WORK INSTRUCTION: Among the entries below, find the line with "oves v Pazrijah." and the line with "Korsvollbråtan mot Carl Kjelsens vei". Return exactly those lines and every line between them, but no pictures.

BEGIN THE DATA

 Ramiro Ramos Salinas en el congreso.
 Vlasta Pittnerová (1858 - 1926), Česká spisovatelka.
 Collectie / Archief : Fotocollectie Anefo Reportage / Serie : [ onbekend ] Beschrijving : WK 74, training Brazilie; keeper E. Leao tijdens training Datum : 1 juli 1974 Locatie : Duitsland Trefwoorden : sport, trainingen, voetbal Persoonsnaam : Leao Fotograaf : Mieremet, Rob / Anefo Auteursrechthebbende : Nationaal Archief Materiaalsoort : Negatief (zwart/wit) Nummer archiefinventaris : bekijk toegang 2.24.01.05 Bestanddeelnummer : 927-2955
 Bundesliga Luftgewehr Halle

END THE DATA
BEGIN THE DATA

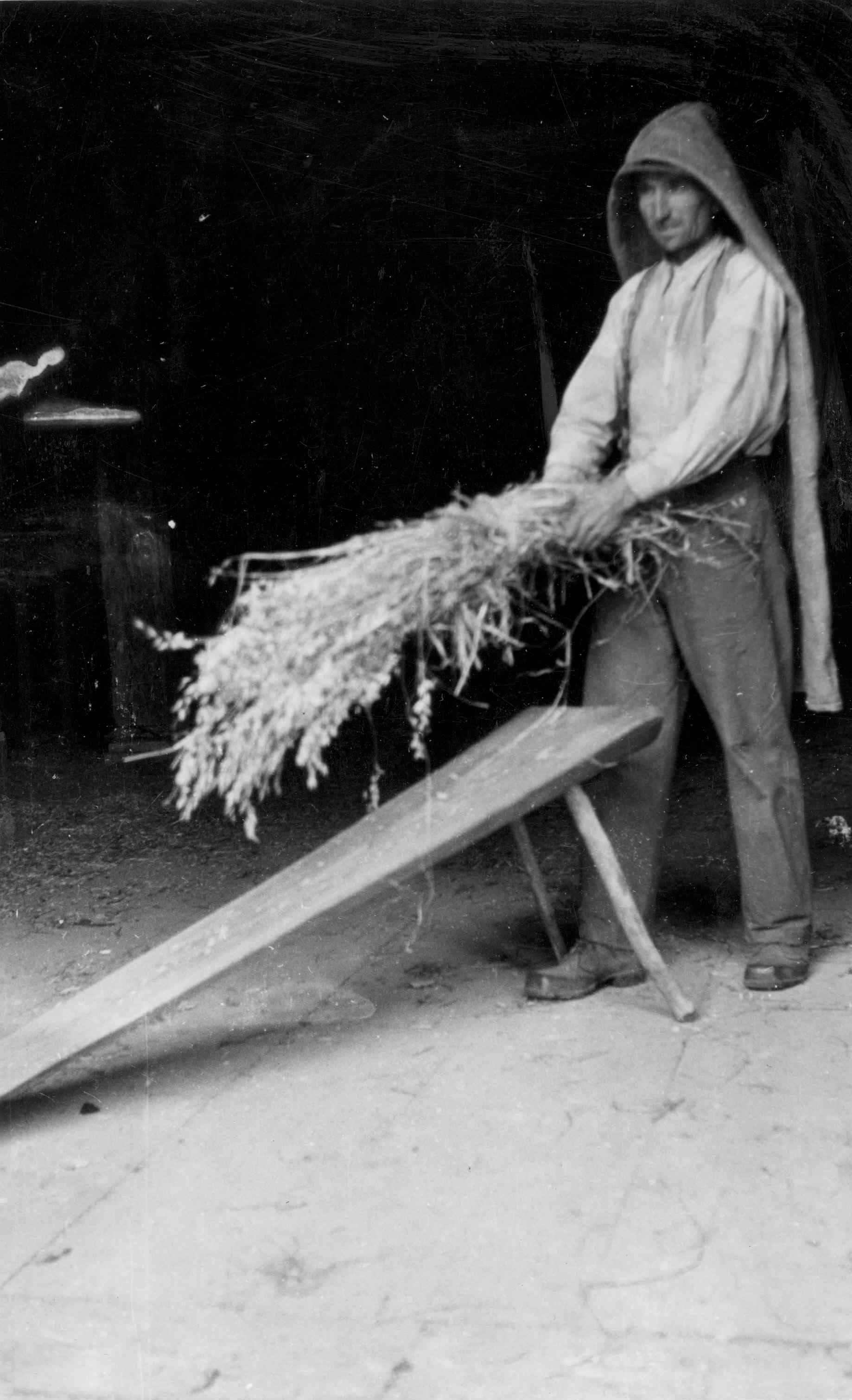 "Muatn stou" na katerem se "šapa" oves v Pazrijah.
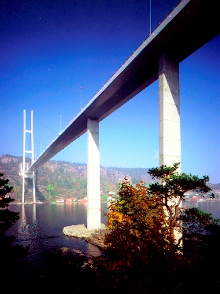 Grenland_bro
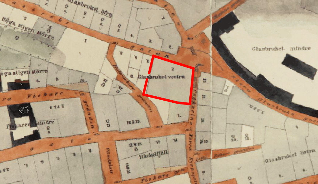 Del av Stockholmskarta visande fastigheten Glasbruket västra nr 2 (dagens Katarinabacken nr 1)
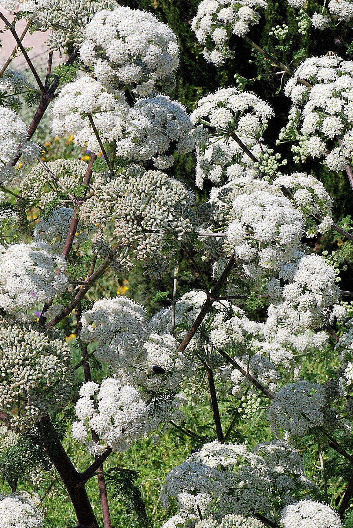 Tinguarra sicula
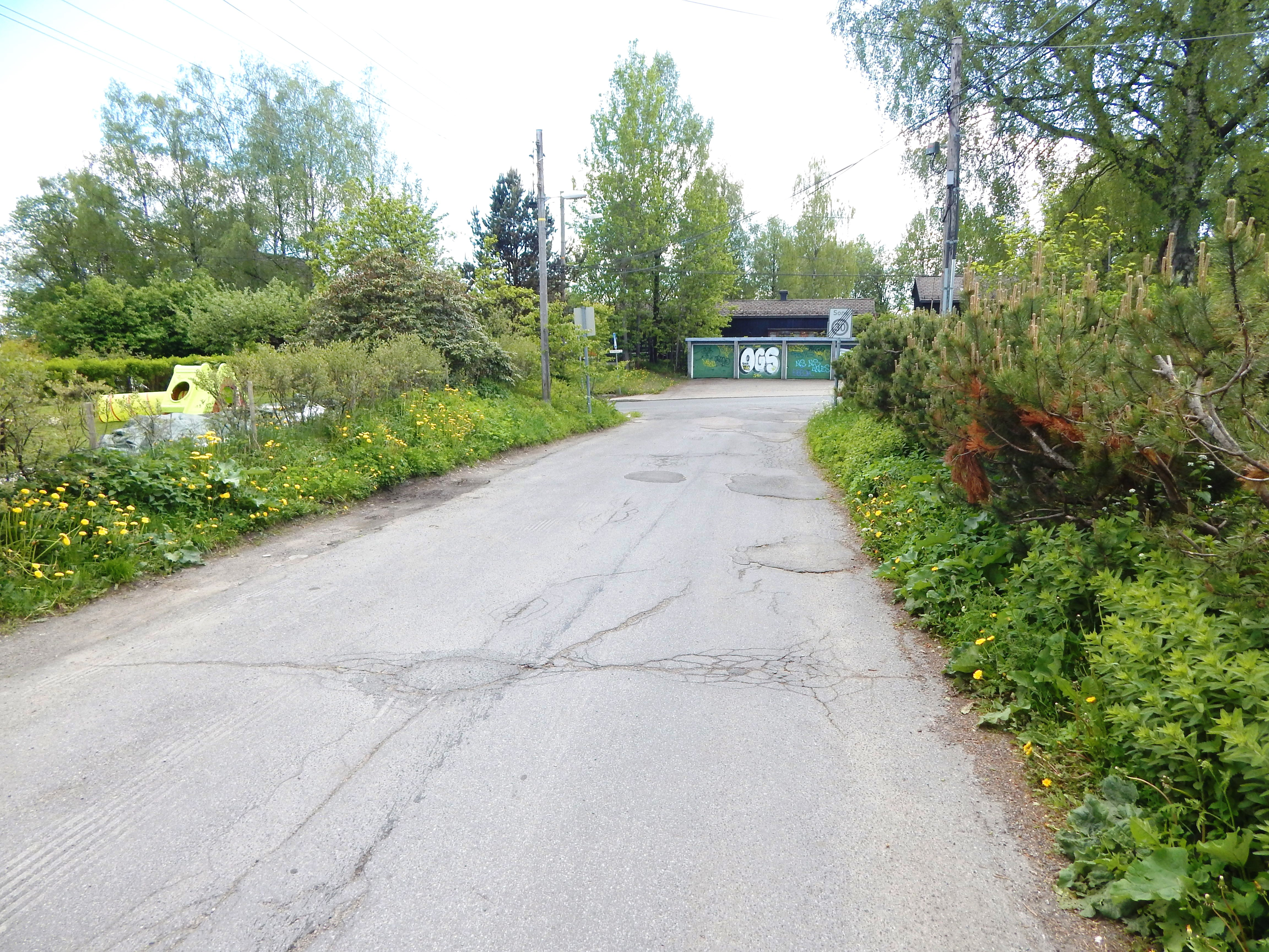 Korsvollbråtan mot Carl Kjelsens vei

END THE DATA

OUTPUT OF THE TASK:
 "Muatn stou" na katerem se "šapa" oves v Pazrijah.
 Grenland_bro
 Del av Stockholmskarta visande fastigheten Glasbruket västra nr 2 (dagens Katarinabacken nr 1)
 Tinguarra sicula
 Korsvollbråtan mot Carl Kjelsens vei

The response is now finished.